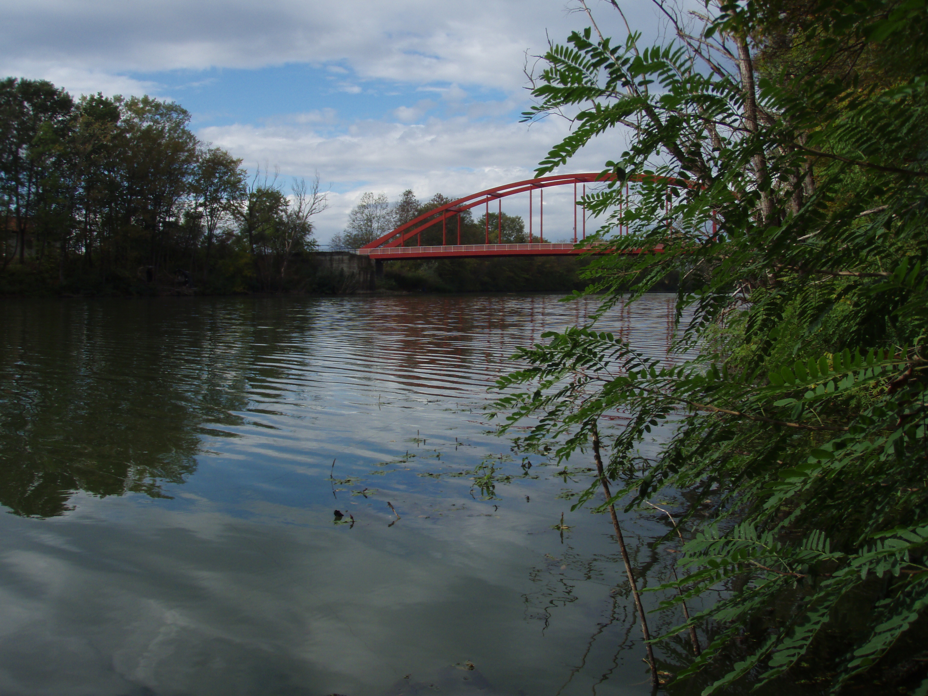 Rijeka Spačva
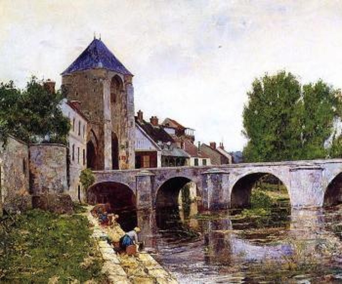 William Lamb Picknell : Jour gris, Moret (huile sur toile, vers 1895, collection privée)
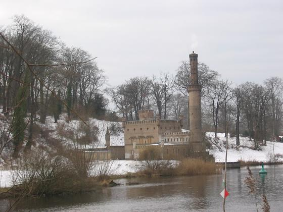 Glienicker Lake, Berlin-Potsdam, Blick von Klein Glienicke auf das Dampfmaschinenhaus im Park Babelsberg
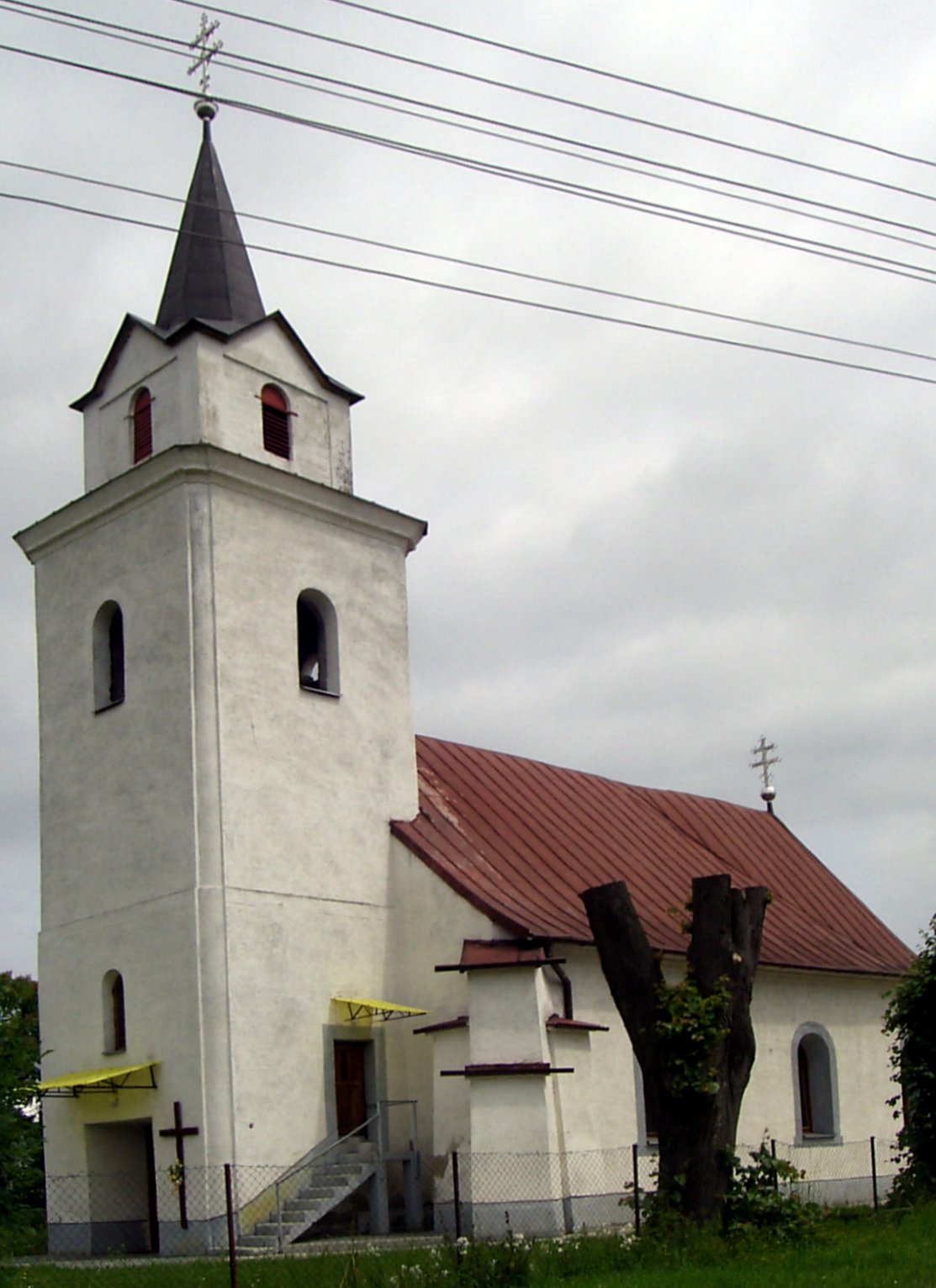 Voľa, Grécko-katolícky kostol

****************

§ Problem to solve:
With the pictures omitted, give every line above again exactly.

§ Result for this task:
 Rijeka Spačva
 William Lamb Picknell : Jour gris, Moret (huile sur toile, vers 1895, collection privée)
 Glienicker Lake, Berlin-Potsdam, Blick von Klein Glienicke auf das Dampfmaschinenhaus im Park Babelsberg
 Voľa, Grécko-katolícky kostol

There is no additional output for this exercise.